Note that line well:"We had a plan to move from enforcement to policy to politics without anybody noticing, and that's what we did." Law enforcement that starts playing this game is violating ethics, is violating what LE is supposed to be; and anyone/everyone involved in this cannot be trusted. At all. And should have been fired the moment they stepped over the line.
5) Police seek and preserve public favor not by catering to public opinion, but by constantly demonstrating absolute impartial service to the law is one of Peel's 9 Principles; I'd say ATF violated that bigtime. And in Gunwalker we're seeing one of the consequences of them getting away with this crap for so long.


Be it noted, Holder & ATF & Co. are trying to set up Gunwalker as a personnel matter: "See, we're dealing with this; now go away and stop annoying us."

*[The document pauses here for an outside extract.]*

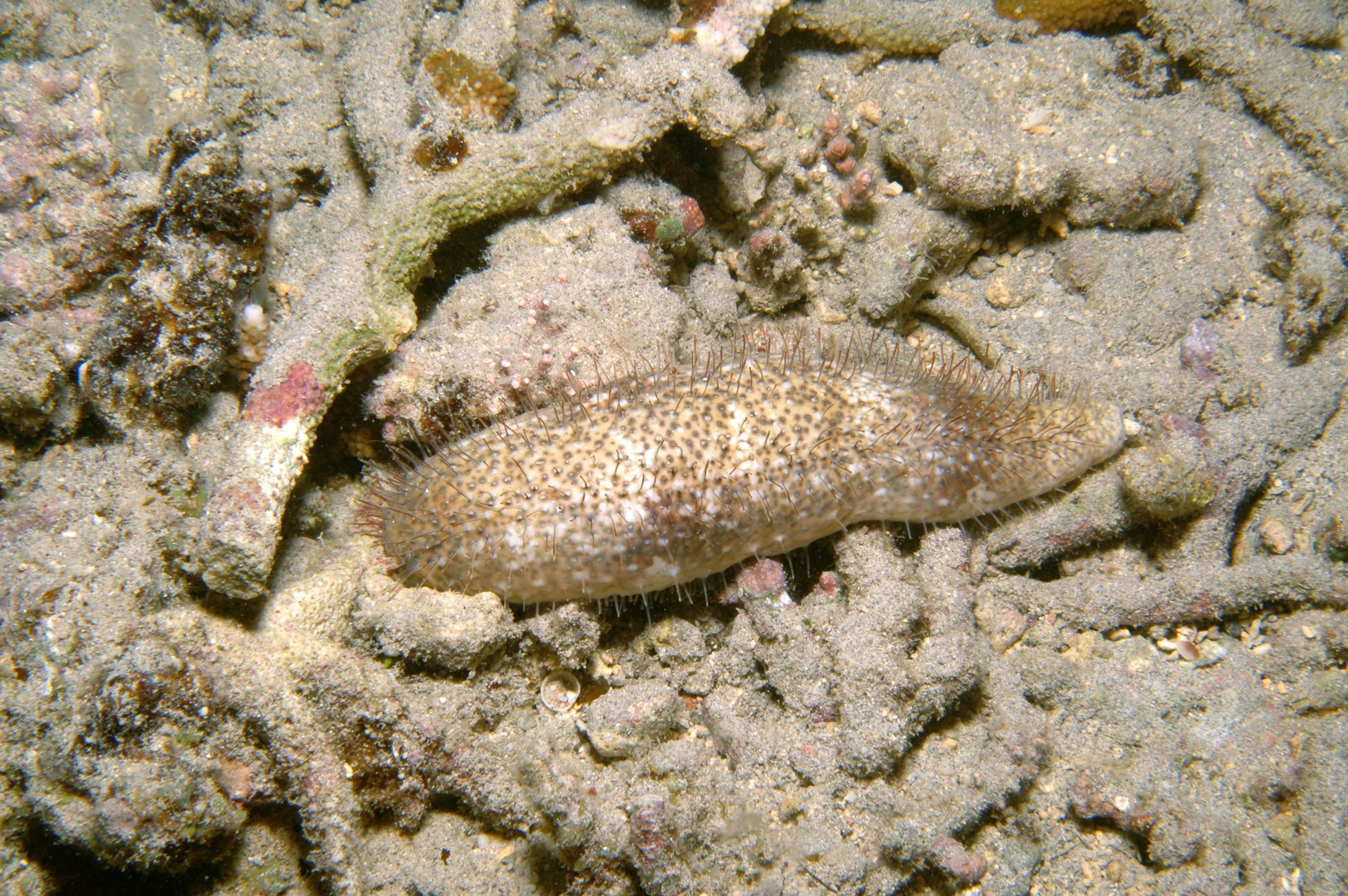 Actinopyga capillata.dREU_02576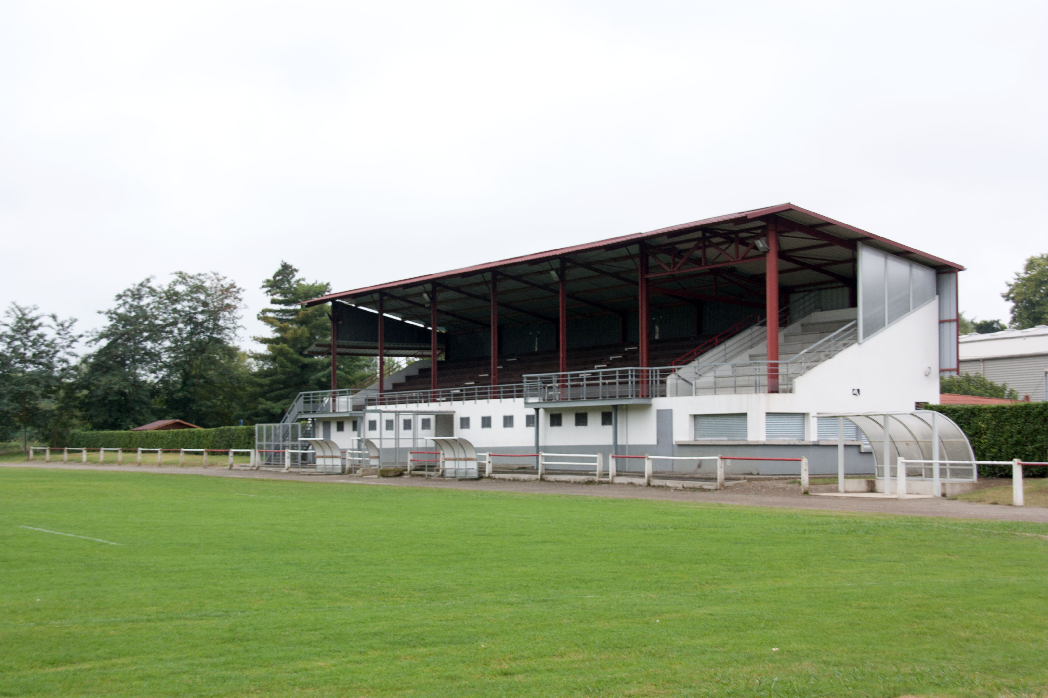 Stade de rugby, Maubourguet, Hautes-Pyrénées, France

Associated matter: "It was to make sure security measures are in place and properly followed," Milligan said. And it had NOTHING to do with getting people used to openly-armed federal agents 'securing' buildings and saying "Papers, please."
According to one Homeland official in the Washington, D.C. office, Operation Shield. is an effort that uses routine, unannounced visits by FPS inspectors to test the effectiveness of contract guards, or protective security officers -- "detecting the presence of unauthorized persons and potentially disruptive or dangerous activities."
Yeah. Because it requires a display of armed/armored agents to do that.